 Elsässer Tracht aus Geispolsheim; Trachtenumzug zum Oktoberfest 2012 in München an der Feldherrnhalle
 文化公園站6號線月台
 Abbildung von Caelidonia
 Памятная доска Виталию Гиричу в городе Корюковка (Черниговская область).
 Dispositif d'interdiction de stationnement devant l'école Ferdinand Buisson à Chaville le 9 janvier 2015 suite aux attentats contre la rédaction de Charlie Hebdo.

---

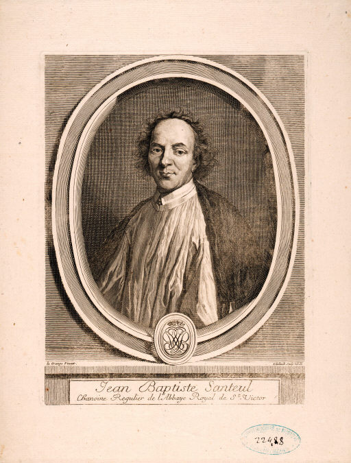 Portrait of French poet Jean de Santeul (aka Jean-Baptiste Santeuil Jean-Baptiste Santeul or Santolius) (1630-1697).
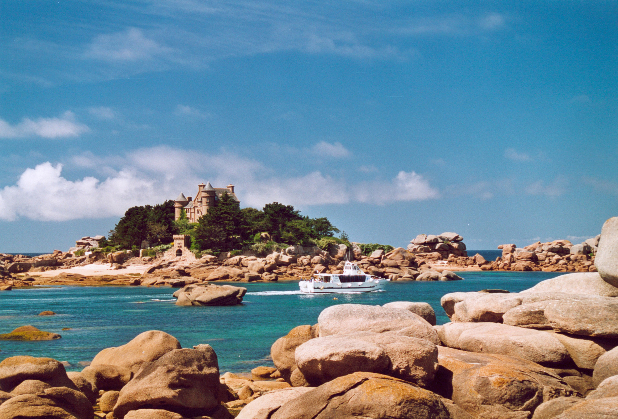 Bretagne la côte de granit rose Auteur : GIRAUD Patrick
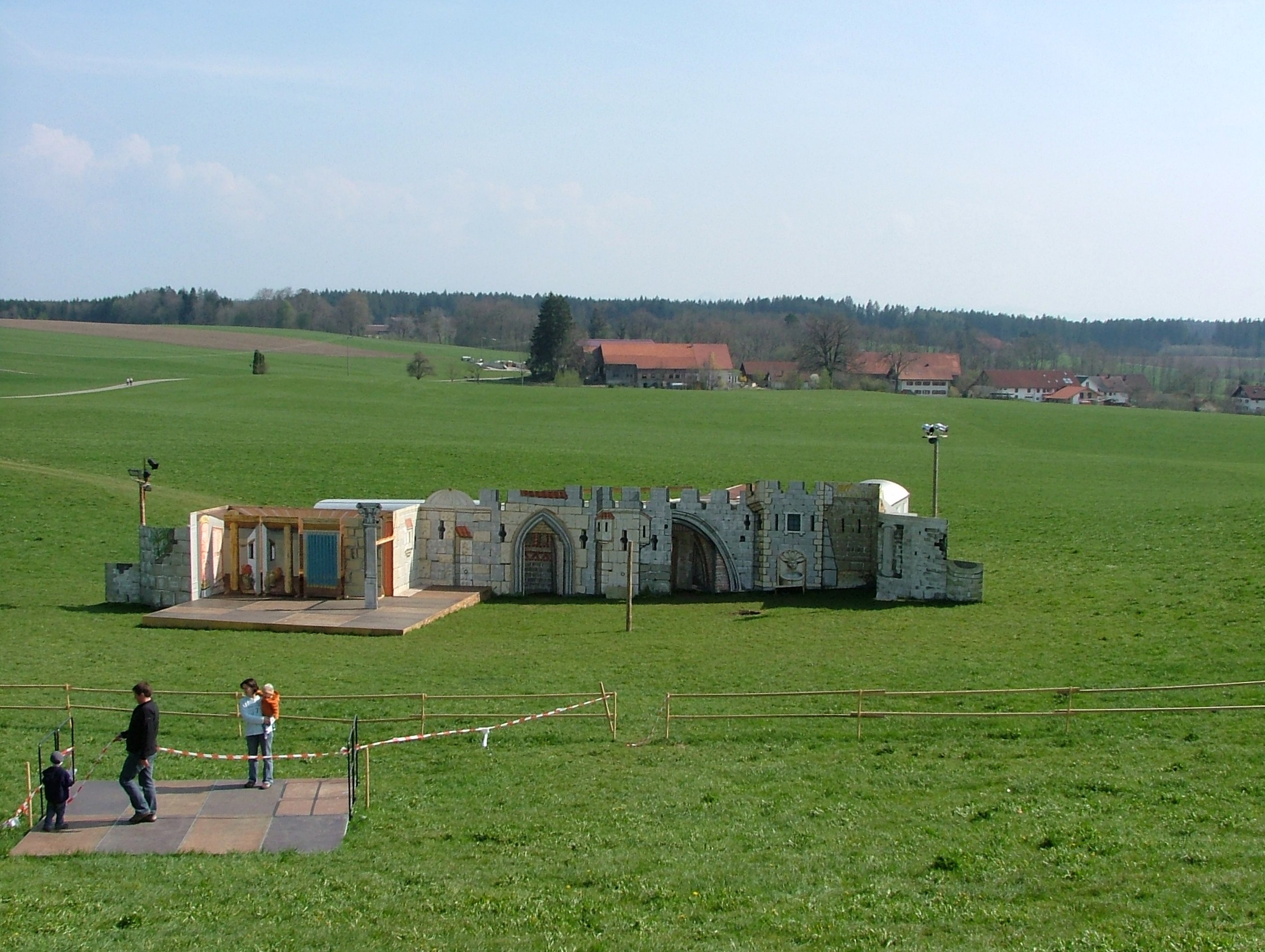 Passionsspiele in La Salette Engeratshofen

Work instruction:
In the listing above, find the line containing "Памятная доска Виталию" and the line containing "Dispositif d'interdiction de". Output them and every line between, exactly, and nothing else.

Written answer:
 Памятная доска Виталию Гиричу в городе Корюковка (Черниговская область).
 Dispositif d'interdiction de stationnement devant l'école Ferdinand Buisson à Chaville le 9 janvier 2015 suite aux attentats contre la rédaction de Charlie Hebdo.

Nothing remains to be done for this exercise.